■ **WORK TO BE COMPLETED**
An exact copy of every entry is needed, with the images left out.

■ **DATASET EXCERPTS**
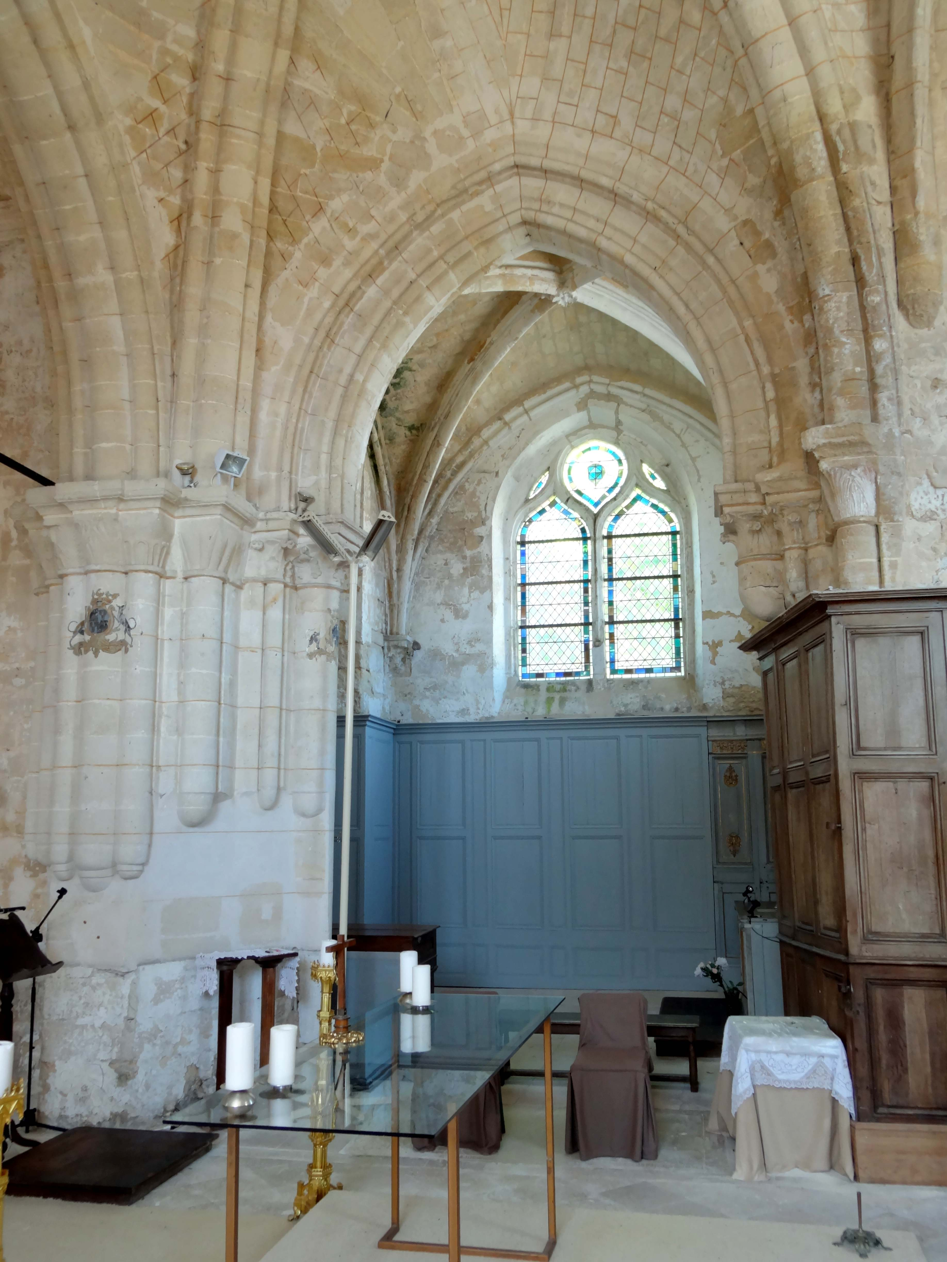 Intérieur de l'église - voir titre.
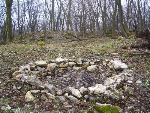 Місце, на якому стояв ідол Святовита (Збручанський ідол)
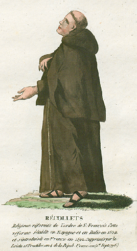 Collection de costumes de tous les ordres monastiques, supprimés à differentes époques, dans la ci-devant Belgique, Bruxelles, Philippe Joseph Maillart et sœur, 1811
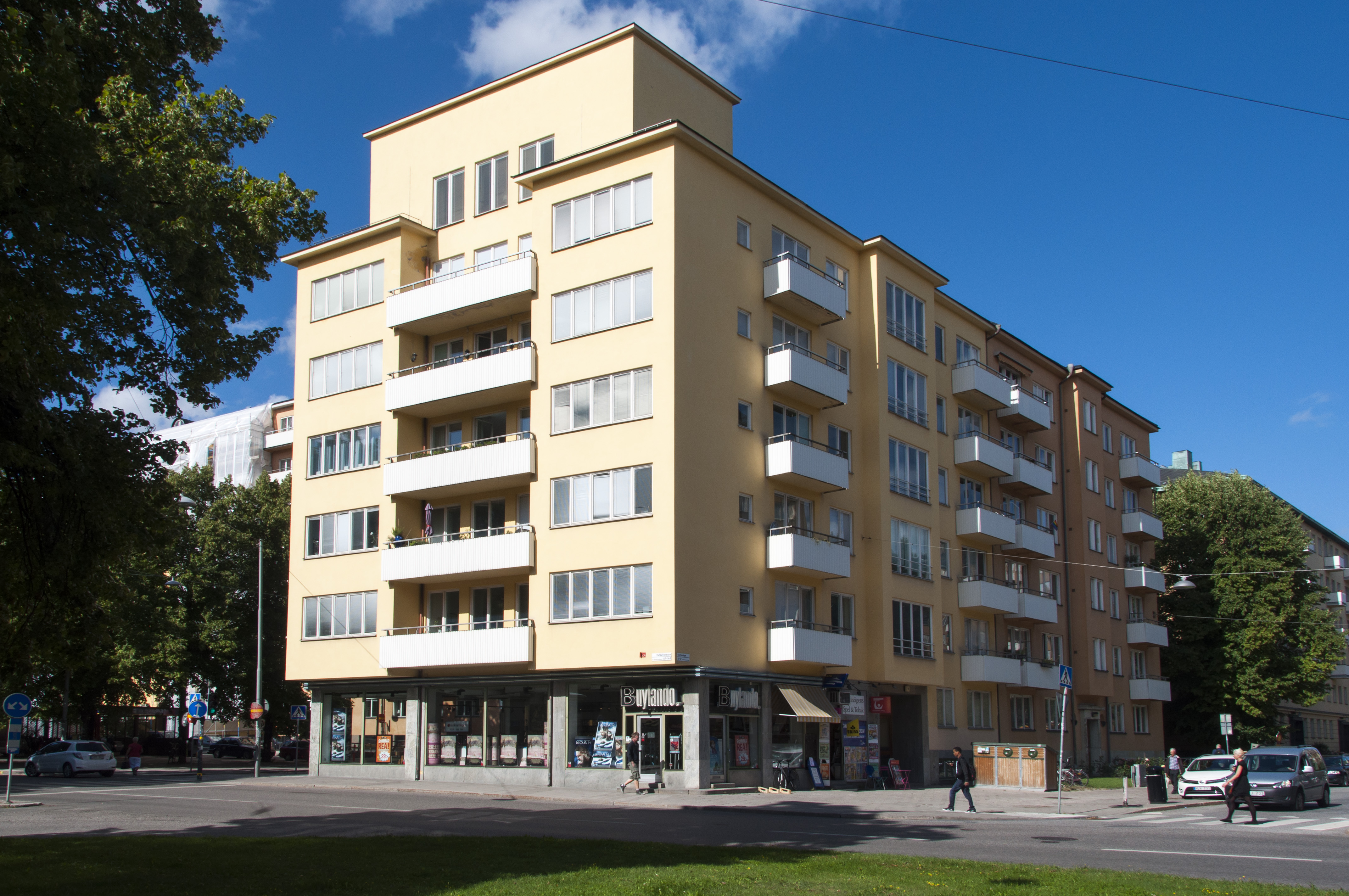 Demonstrationen 1, Valhallavägen 163, Värtavägen 11, Stockholm, Nybyggnadsår 1932, Måns A. Eriksson (Byggherre) Måns A. Eriksson (Byggmästare) Wolter Gahn (Arkitekt)
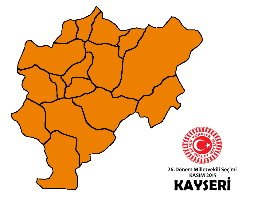 Kasım 2015 seçimleri
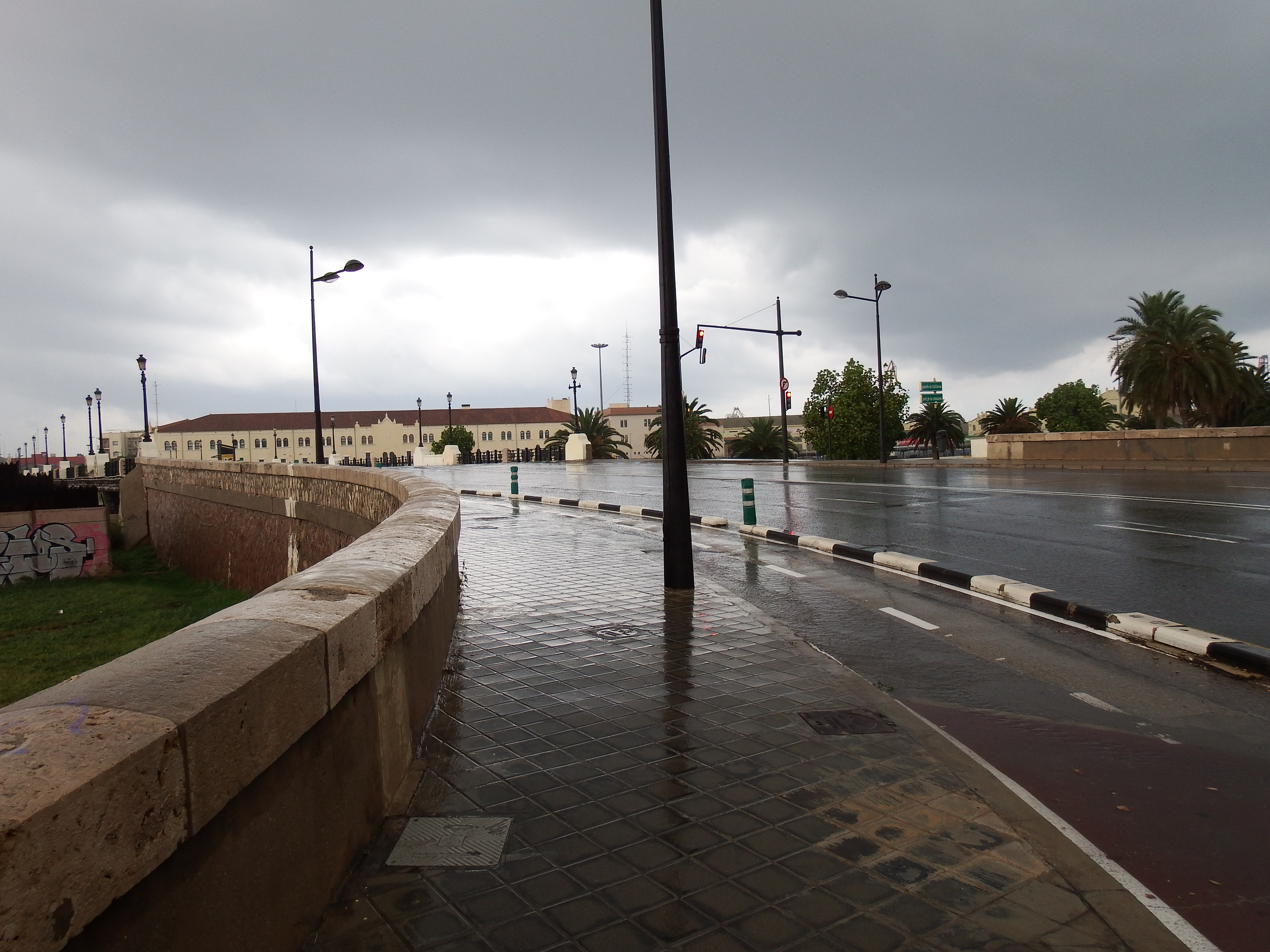 Vistas generales del Puente de Astilleros en Nazaret, Valencia
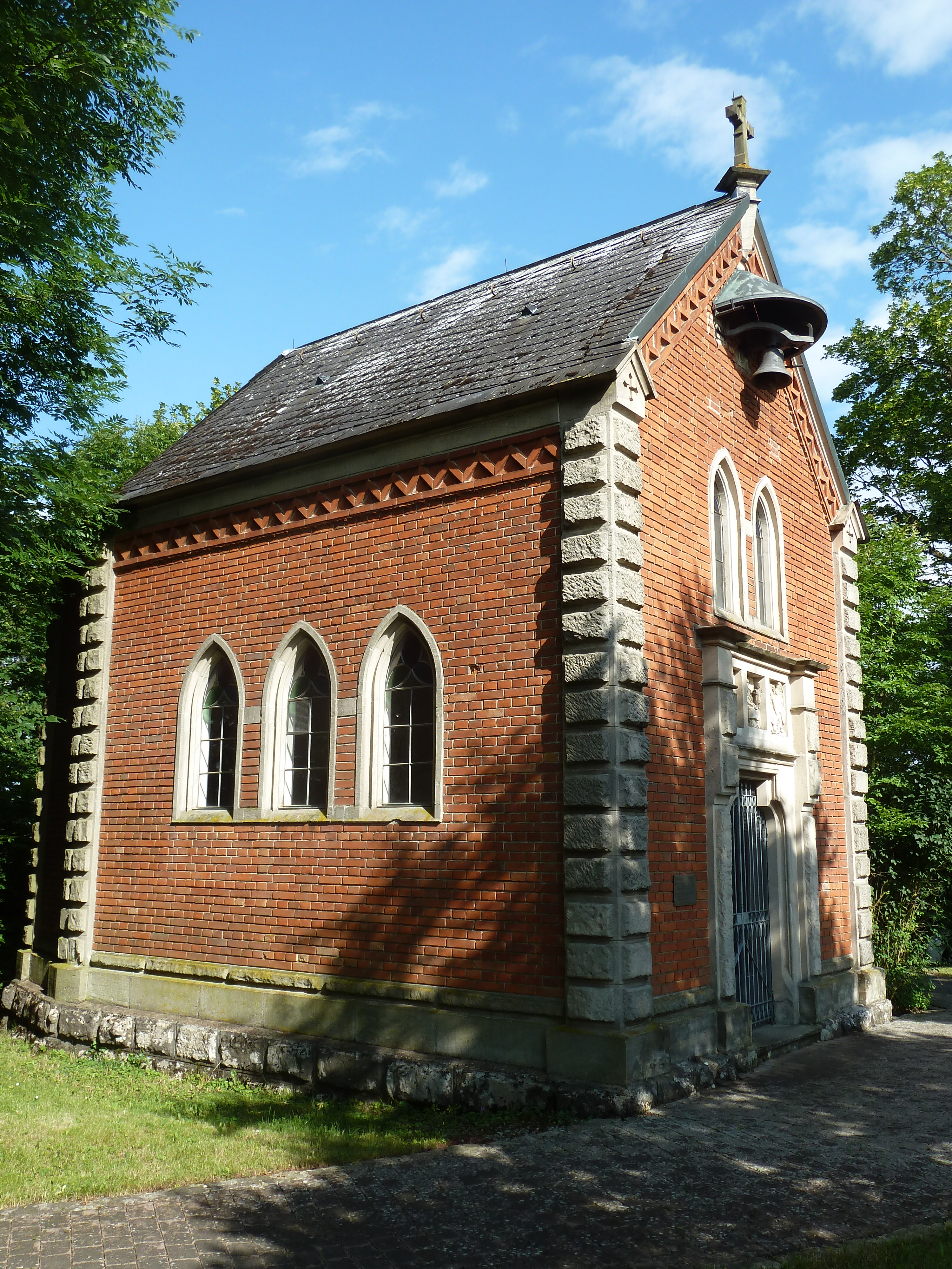 Südfassade der Kapelle.
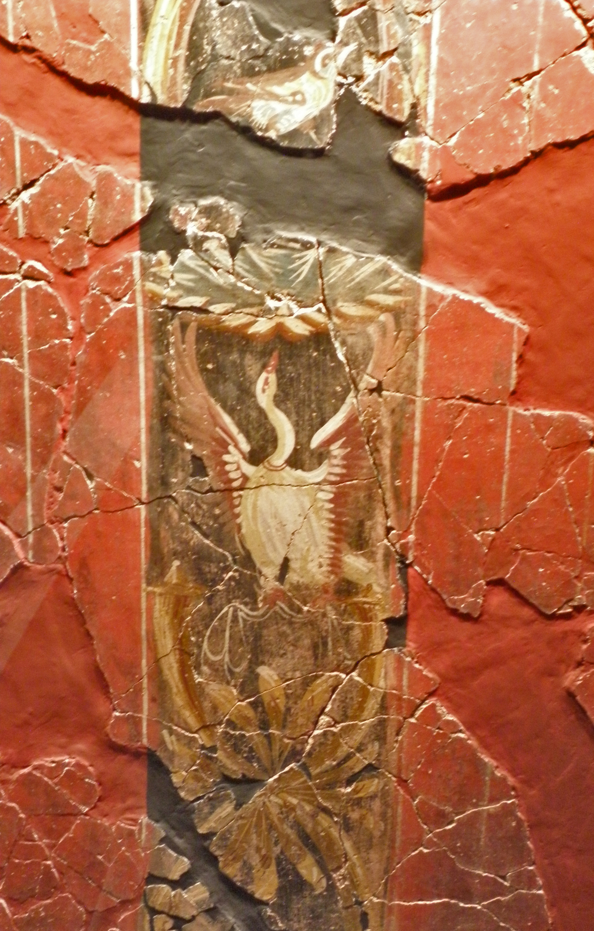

■ **EXERCISE OUTPUT**
 Intérieur de l'église - voir titre.
 Місце, на якому стояв ідол Святовита (Збручанський ідол)
 Collection de costumes de tous les ordres monastiques, supprimés à differentes époques, dans la ci-devant Belgique, Bruxelles, Philippe Joseph Maillart et sœur, 1811
 Demonstrationen 1, Valhallavägen 163, Värtavägen 11, Stockholm, Nybyggnadsår 1932, Måns A. Eriksson (Byggherre) Måns A. Eriksson (Byggmästare) Wolter Gahn (Arkitekt)
 Kasım 2015 seçimleri
 Vistas generales del Puente de Astilleros en Nazaret, Valencia
 Südfassade der Kapelle.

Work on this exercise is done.